Data provided:
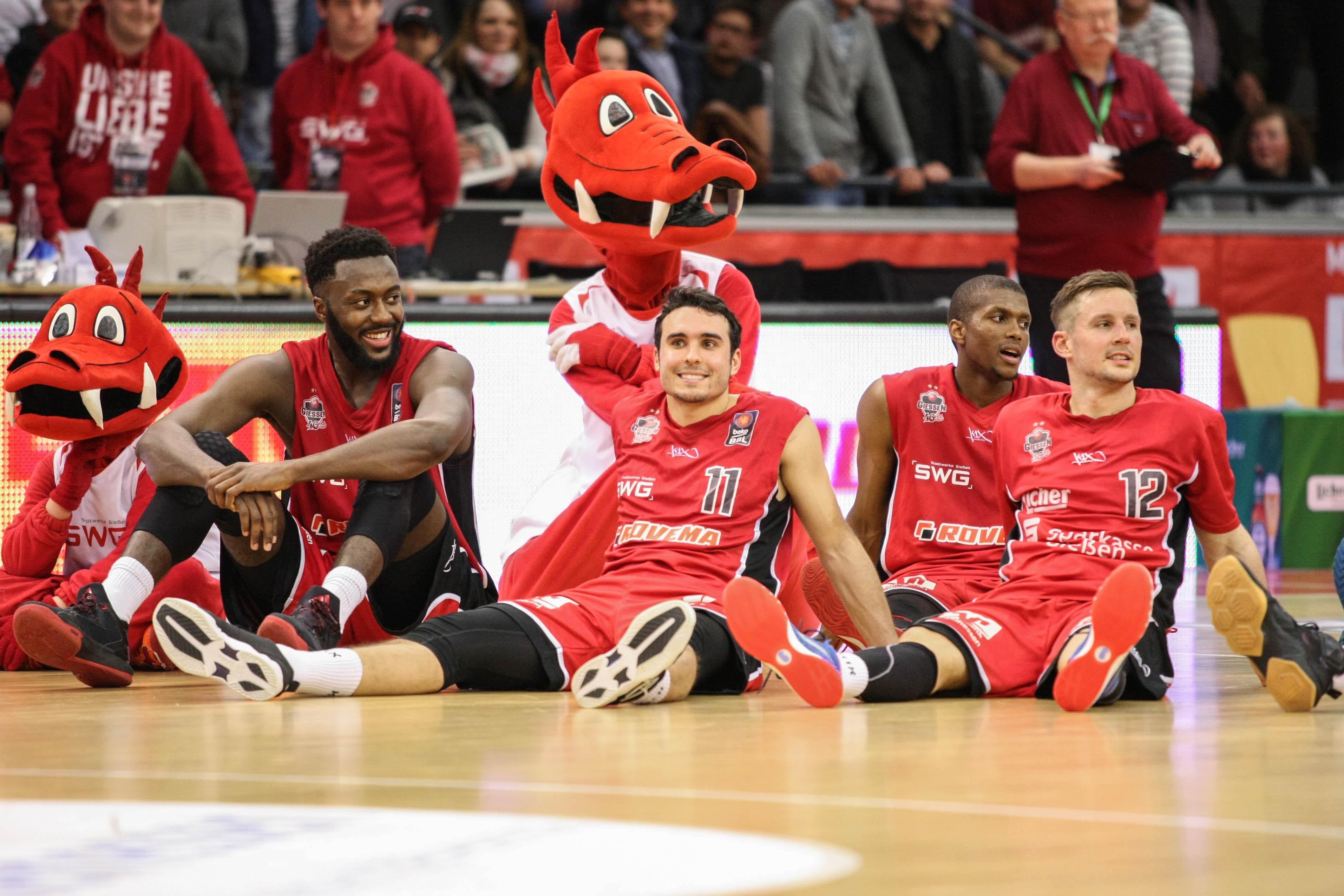 Giessen 46ers / Basketball Löwen Braunschweig (73-71)
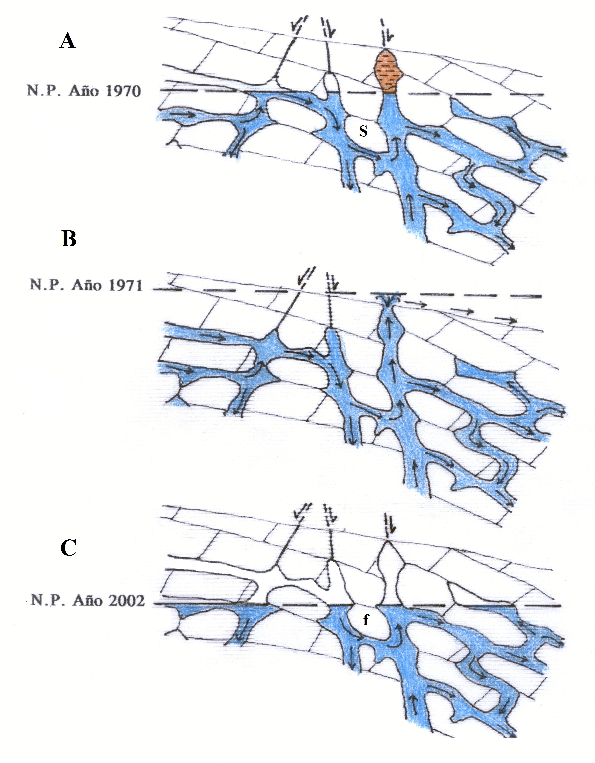 ESQUEMA SOBRE EL FUNCIONAMIENTO DEL FENÓMENO DE EXTRUSIÓN FREÁTICA
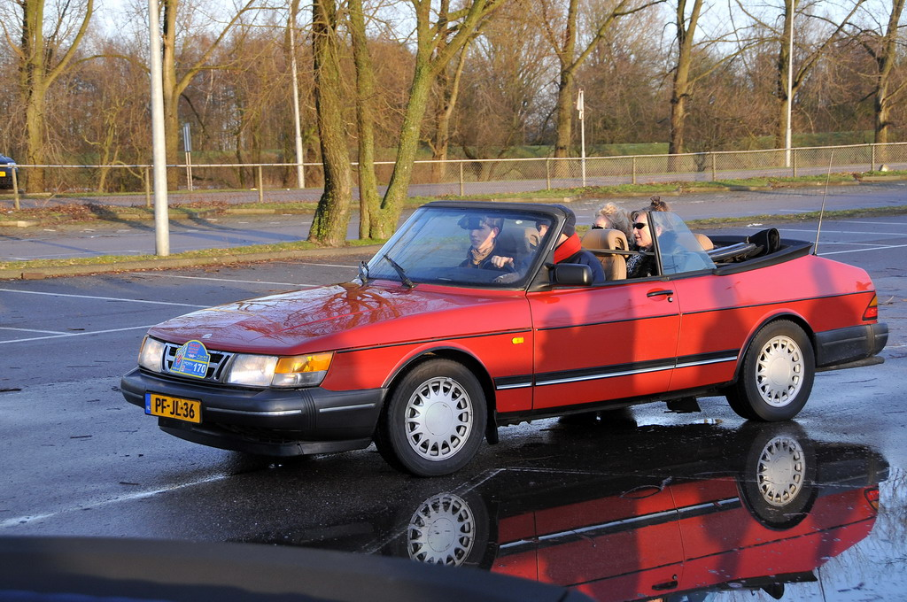 Vanuit Soesterberg hebben vanmiddag honderden Saab-rijders een ‘stille tocht’ naar Muiden gereden voor het noodlijdende automerk. Eigenaar General Motors wil af van het Zweedse Saab, het Nederlandse Spyker heeft belangstelling getoond, maar de partijen zijn het nog niet eens.
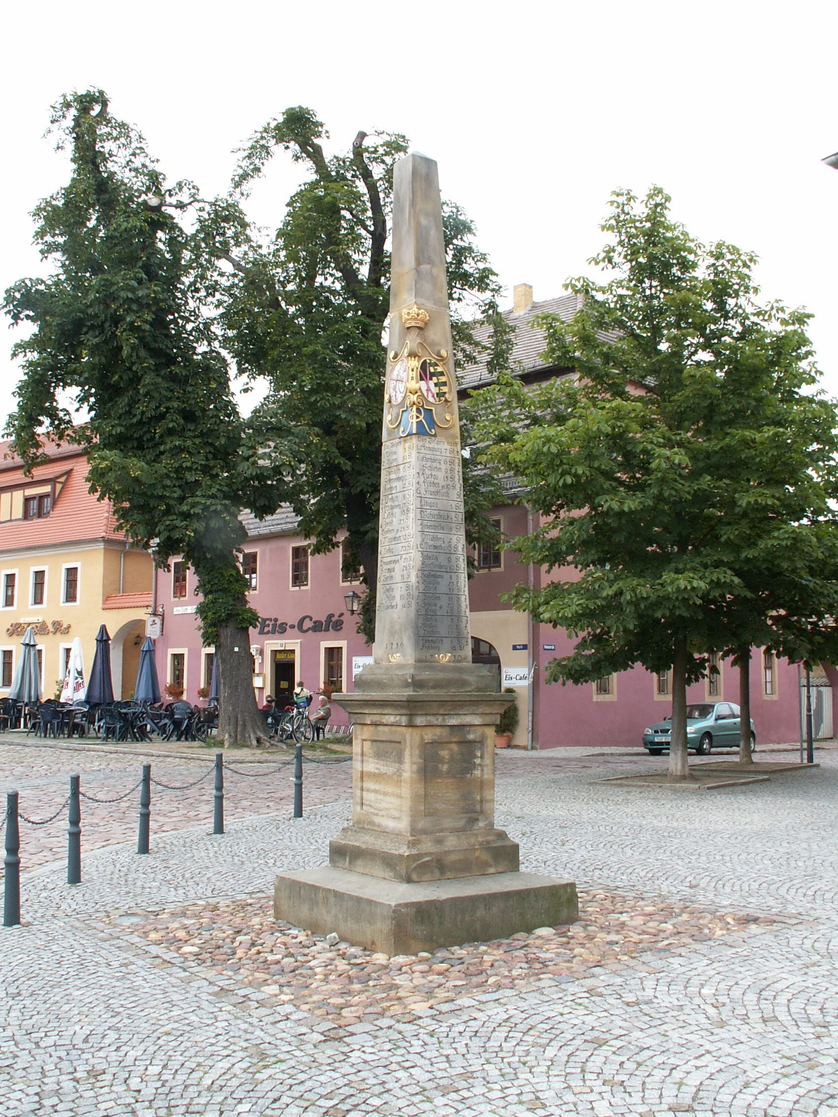 Kursächsische Postmeilensäule in Belgern, errichtet 1730, 1798 renoviert, 1927 farblich erneuert

Task directions: Omitting all pictures, restate word for word the lines from the one containing "Vanuit Soesterberg hebben" through the last line of the data.

Answer for this exercise:
 Vanuit Soesterberg hebben vanmiddag honderden Saab-rijders een ‘stille tocht’ naar Muiden gereden voor het noodlijdende automerk. Eigenaar General Motors wil af van het Zweedse Saab, het Nederlandse Spyker heeft belangstelling getoond, maar de partijen zijn het nog niet eens.
 Kursächsische Postmeilensäule in Belgern, errichtet 1730, 1798 renoviert, 1927 farblich erneuert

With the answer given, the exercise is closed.